I am running into a problem when trying to access the value of a property that is on an element. The value returns CDPJSHandle {}
instead of the object that I expect.
import * as puppeteer from "puppeteer";
const main = async () => {
const browser = await puppeteer.launch({
headless: false,
});
const page = await browser.newPage();
await page.goto('https://tickets.union-zeughaus.de/unveu/venue/Veranstaltungen2/534be454-f064-42f4-a434-8530d8ad4a48');
const element = await page.$('canvas');
const properties = await element.getProperties();
const [firstKey] = await properties.keys();
const propertyValue = await element.getProperty(firstKey);
console.log({
element, // CDPElementHandle { handle: CDPJSHandle {} },
properties, // Map(1) { 'jQuery3700346878389459100542' => CDPJSHandle {} },
firstKey, // 'jQuery3700346878389459100542',
propertyValue, // CDPJSHandle {}
});
await browser.close();
}
main();
This jQuery3700346878389459100542
is a custom property attached to this html element. I can access the property via the browser with document.querySelector('canvas').jQuery370058052487285485872;
which returns the object that I expect.
I know that a similar question has been asked here, which will work if I’m referencing a native HTML element property. However my scenario differs as I’m looking for a custom property.

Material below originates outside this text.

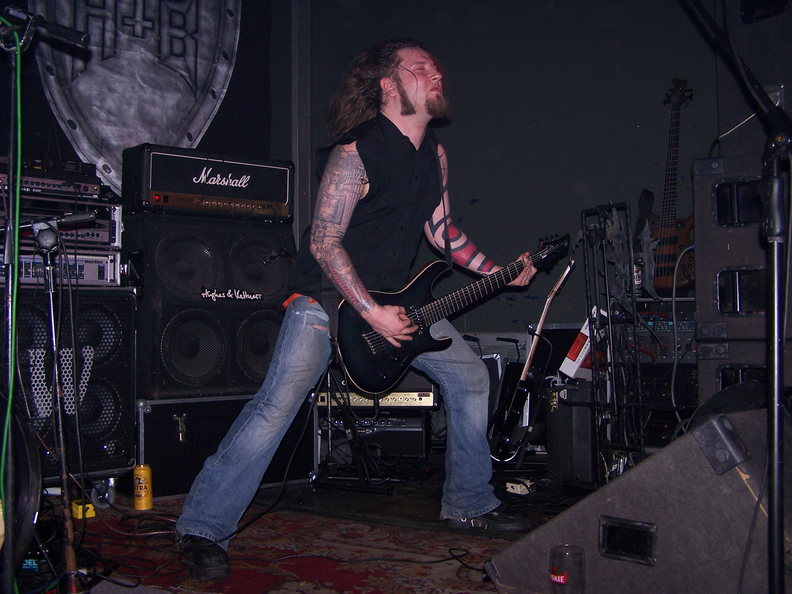 Mateusz 'Havoc' Śmierzchalski - gitarzysta zespołu Blindead podczas koncertu w katowickim Mega Clubie.
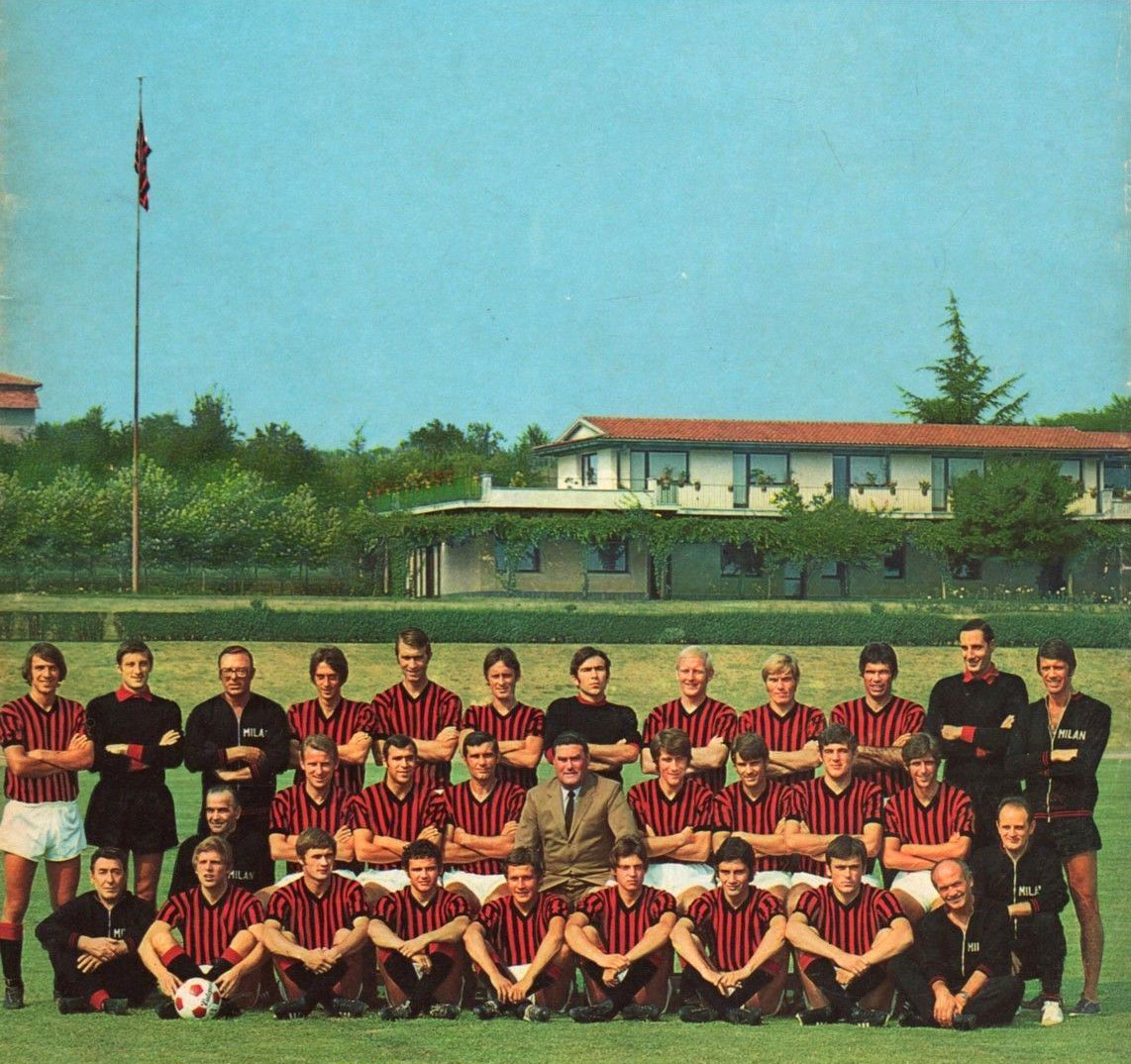 La rosa e lo staff tecnico del Milan per la stagione 1970-71 al centro sportivo di Milanello (Carnago).
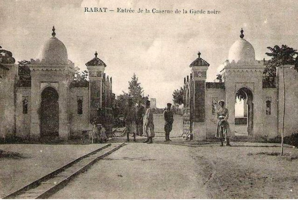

const evaluatedValue = await element?.evaluate((el, firstKey) => el[firstKey], firstKey);
const evaluatedTextValue = await element.evaluate(el => el.id);
console.log({
evaluatedValue, // undefined
evaluatedTextValue, // 'n '
});
How can I access this property correctly?
3
I’m not sure what data you’re ultimately trying to get, so this might be an XY problem because there’s likely a more straightforward way to solve your real problem, but here’s how you can extract some of the data from that dynamic circular object:
import puppeteer from "puppeteer"; // ^22.7.1
const url = "<Your URL>";
let browser;
(async () => {
browser = await puppeteer.launch();
const [page] = await browser.pages();
await page.goto(url, {waitUntil: "domcontentloaded"});
await page.waitForFunction(`
Object.keys(
document.querySelector("canvas")
).some(k => k.startsWith("jQuery"))
`);
const data = await page.$eval("canvas", el => {
const {isEventSeries, needsDateAndTime, src} =
Object.entries(el).find(([k, v]) =>
k.startsWith("jQuery")
)[1];
return {isEventSeries, needsDateAndTime, src};
});
console.log(data);
})()
.catch(err => console.error(err))
.finally(() => browser?.close());
Output:
{
isEventSeries: 'False',
needsDateAndTime: 'False',
src: 'Veranstaltungen2/534be454-f064-42f4-a434-8530d8ad4a48'
}
Avoid element handles whenever possible, they’re nasty to work with. Just extract the data with $eval
, $$eval
, or evaluate
.
page.$()
doesn’t auto wait, which is necessary here since the property is added to the canvas dynamically, so that’s mostly off the table, at least if you’re going to use the fastest {waitUntil: "domcontentloaded"}
predicate on the goto
, which you should (linked blog post is mine).